There are a few issues with what you've done. First of all, let me just point out that it's not necessary in this case to use this fancy general formula. You can just start with what you've been given (which is a third derivative of position) and integrate it three times to recover position as a function of time. You're told that the jerk is constant and in the negative vertical (y) direction. The jerk is the derivative of the acceleration. Therefore, you could express what you've been given mathematically as:[tex]\frac{d^3y}{dt^3} = \frac{da(t)}{dt} = -J[/tex]You can simply integrate this equation once with respect to time to get:[tex]\frac{d^2y}{dt^2} = a(t) = \int (-J)\,dt = -J\int\,dt = -Jt + C_1[/tex]To solve for the constant of integration C1, consider the initial condition i.e. consider the acceleration at t = 0:[tex]a(0) = 0 = -J(0) + C_1 = C_1[/tex]Therefore:[tex]a(t) = -Jt[/tex]Now we can integrate this equation a second time in order to get the vertical velocity:[tex]\frac{dy}{dt} = v_y(t) = \int a(t)\,dt = -J\int t\,dt = -\frac{J}{2}t^2 + C_2[/tex]To solve for the constant of integration C2, consider the initial condition i.e. consider the vertical velocity at t = 0:[tex]v_y(0) = v_0 \sin\theta = -\frac{J}{2}(0)^2 + C_2 = C_2[/tex]Therefore:[tex]v_y(t) = v_0 \sin\theta - \frac{J}{2}t^2[/tex]Now we can integrate this equation a third time in order to get the vertical position as a function of time:[tex]y(t) = \int v_y(t)\,dt = \int v_0\sin\theta\,dt - \frac{J}{2}\int t^2\,dt = (v_0\sin\theta)t - \frac{J}{6}t^3 + C_3[/tex]The constant of integration C3 is just 0 because it is equal to the initial vertical position y(0) = 0. Therefore, the result is:[tex]y(t) = (v_0\sin\theta)t - \frac{J}{6}t^3[/tex]So you can see that since you were given the third derivative of the vertical position w.r.t. time in this problem, simply integrating it three times was easy and a lot simpler than applying the general formula that you included in your original post. However, if you wanted to use the general formula, then I have worked out that it is actually as follows:
If [itex]y^n(t) \equiv d^ny/dt^n[/itex]is a constant, then the function y(t) is given by the expression[tex]y(t) = \sum_{k=0}^n \left.\frac{1}{k!}\frac{d^ky}{dt^k}\right|_{t=0} \!t^k \ \ = \ \ \sum_{k=0}^n \frac{1}{k!}y^k(0)t^k[/tex]where the right hand version is just if you prefer the "superscript k" notation for derivatives rather than the dk/dtk notation.
Notice that the coefficients of the resulting polynomial are the derivatives of y(t) evaluated at t = 0. This is something that you neglected to include in your original post.
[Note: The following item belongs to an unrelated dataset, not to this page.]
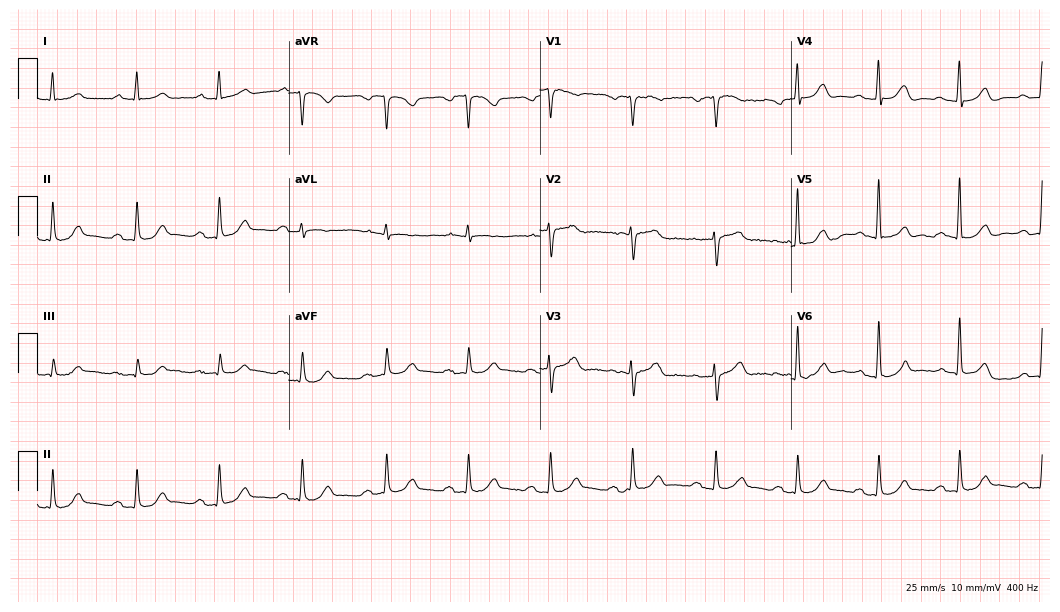
Resting 12-lead electrocardiogram. Patient: a 76-year-old male. The tracing shows first-degree AV block.
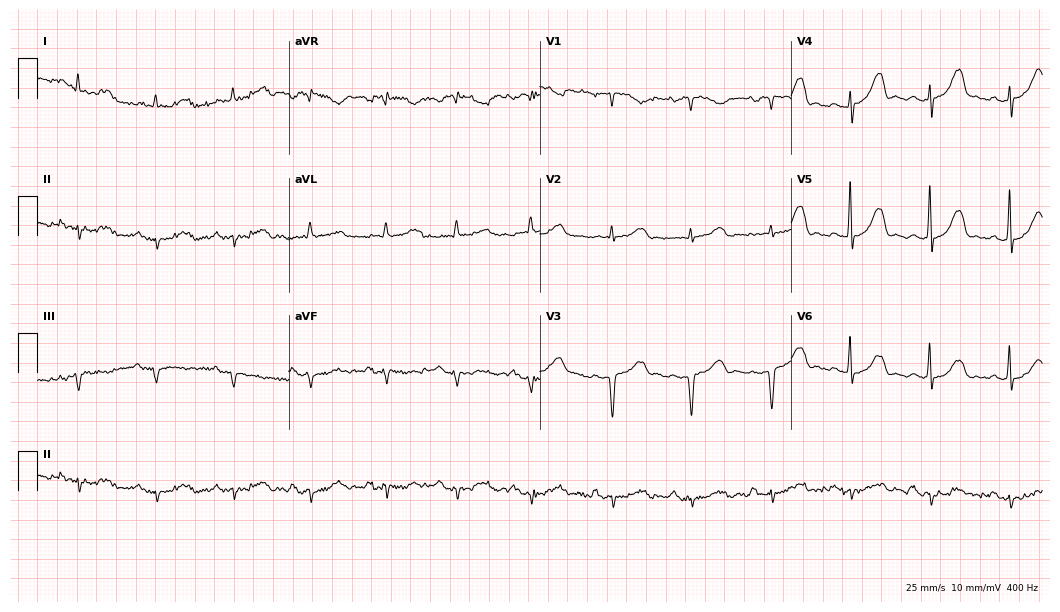
Standard 12-lead ECG recorded from a male patient, 66 years old (10.2-second recording at 400 Hz). None of these six findings is recorded: first-degree AV block, right bundle branch block, left bundle branch block, sinus bradycardia, atrial fibrillation, sinus tachycardia.

The fact that the derivatives are evaluated at t = 0 explains, for instance, why the k = 2 term went to 0 in your original post. It's because the k = 2 coefficient was a(0) = 0. It was not because you have to "assume" something about the acceleration.
Anyway, if you apply this formula for n = 3, you'll of course arrive at the result that we arrived at much more easily just by straight integration.